DATA FOR PROCESSING Start Marker

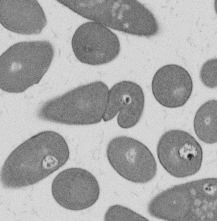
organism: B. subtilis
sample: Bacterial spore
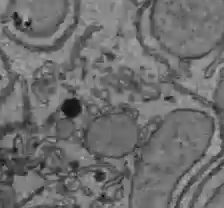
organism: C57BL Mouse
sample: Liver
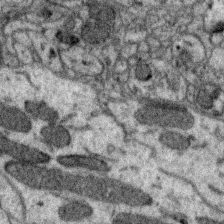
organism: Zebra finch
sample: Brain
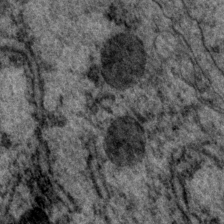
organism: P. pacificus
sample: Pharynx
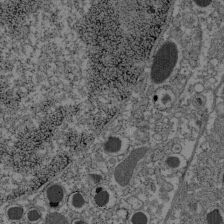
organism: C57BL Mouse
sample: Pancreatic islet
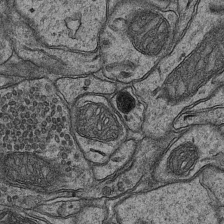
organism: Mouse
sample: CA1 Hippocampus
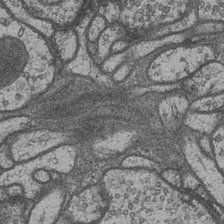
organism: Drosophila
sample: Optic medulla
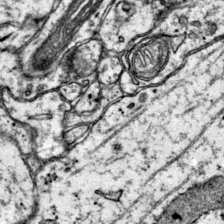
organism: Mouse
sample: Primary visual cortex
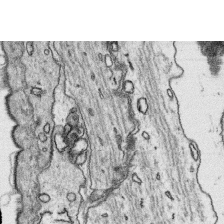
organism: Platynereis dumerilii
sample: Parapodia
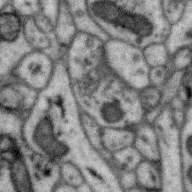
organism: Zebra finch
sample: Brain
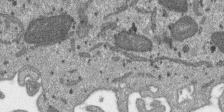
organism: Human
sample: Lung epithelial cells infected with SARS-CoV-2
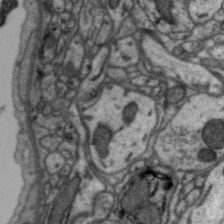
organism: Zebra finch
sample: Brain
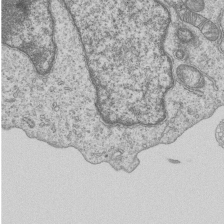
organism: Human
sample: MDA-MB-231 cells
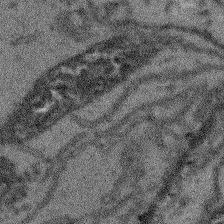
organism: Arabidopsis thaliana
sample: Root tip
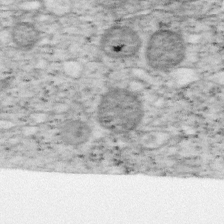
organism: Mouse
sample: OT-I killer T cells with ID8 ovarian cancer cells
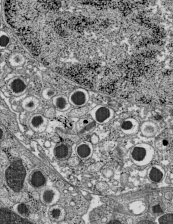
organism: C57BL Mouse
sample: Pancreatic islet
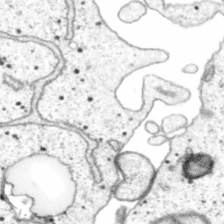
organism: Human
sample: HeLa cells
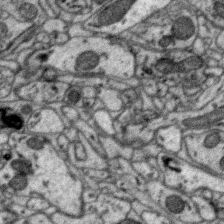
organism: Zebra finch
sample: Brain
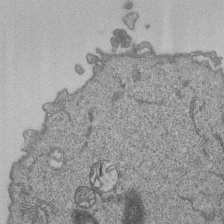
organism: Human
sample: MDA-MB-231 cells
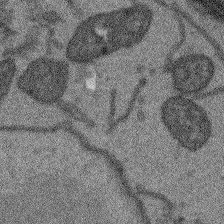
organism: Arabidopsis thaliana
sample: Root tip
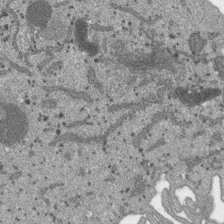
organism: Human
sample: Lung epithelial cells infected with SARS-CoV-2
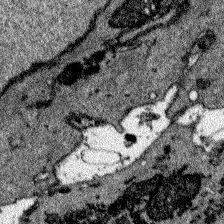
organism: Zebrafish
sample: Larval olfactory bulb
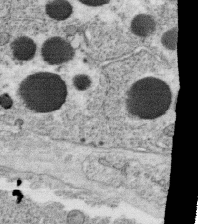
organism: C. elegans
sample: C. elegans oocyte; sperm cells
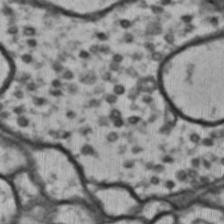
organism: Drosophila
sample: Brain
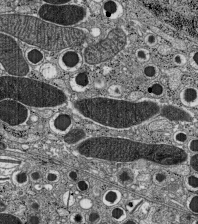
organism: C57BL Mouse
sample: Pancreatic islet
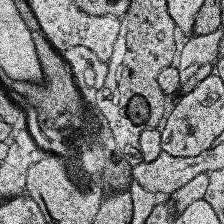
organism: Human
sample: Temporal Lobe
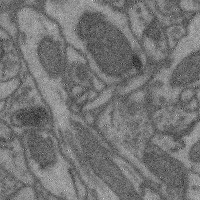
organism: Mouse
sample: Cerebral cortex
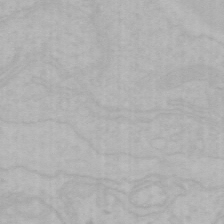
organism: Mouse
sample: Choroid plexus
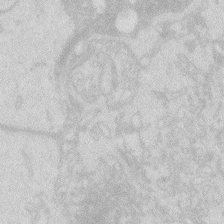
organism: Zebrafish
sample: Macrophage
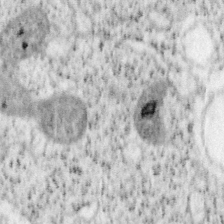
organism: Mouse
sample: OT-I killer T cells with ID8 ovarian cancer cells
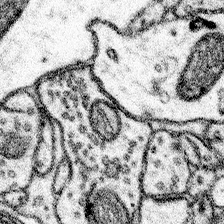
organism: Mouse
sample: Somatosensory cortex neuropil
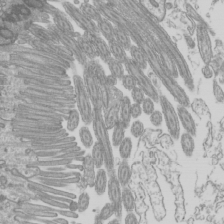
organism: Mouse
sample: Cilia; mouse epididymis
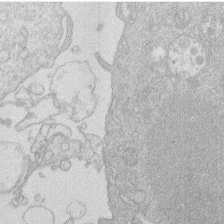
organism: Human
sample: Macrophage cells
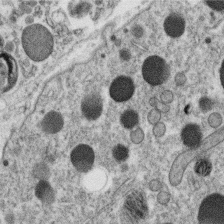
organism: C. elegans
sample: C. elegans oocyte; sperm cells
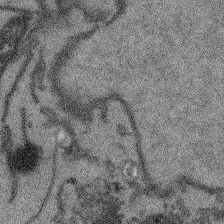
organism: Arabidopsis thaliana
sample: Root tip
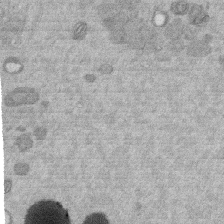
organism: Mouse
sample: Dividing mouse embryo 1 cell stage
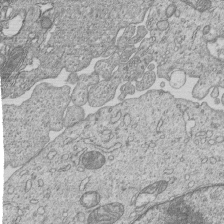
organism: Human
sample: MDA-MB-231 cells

DATA FOR PROCESSING End Marker

> TASK TO CARRY OUT
With the pictures excluded, restate word for word each line from the one that contains "sample: Larval olfactory bulb" through the last line of the listing above.

> RESPONSE TO THE TASK
sample: Larval olfactory bulb
organism: C. elegans
sample: C. elegans oocyte; sperm cells
organism: Drosophila
sample: Brain
organism: C57BL Mouse
sample: Pancreatic islet
organism: Human
sample: Temporal Lobe
organism: Mouse
sample: Cerebral cortex
organism: Mouse
sample: Choroid plexus
organism: Zebrafish
sample: Macrophage
organism: Mouse
sample: OT-I killer T cells with ID8 ovarian cancer cells
organism: Mouse
sample: Somatosensory cortex neuropil
organism: Mouse
sample: Cilia; mouse epididymis
organism: Human
sample: Macrophage cells
organism: C. elegans
sample: C. elegans oocyte; sperm cells
organism: Arabidopsis thaliana
sample: Root tip
organism: Mouse
sample: Dividing mouse embryo 1 cell stage
organism: Human
sample: MDA-MB-231 cells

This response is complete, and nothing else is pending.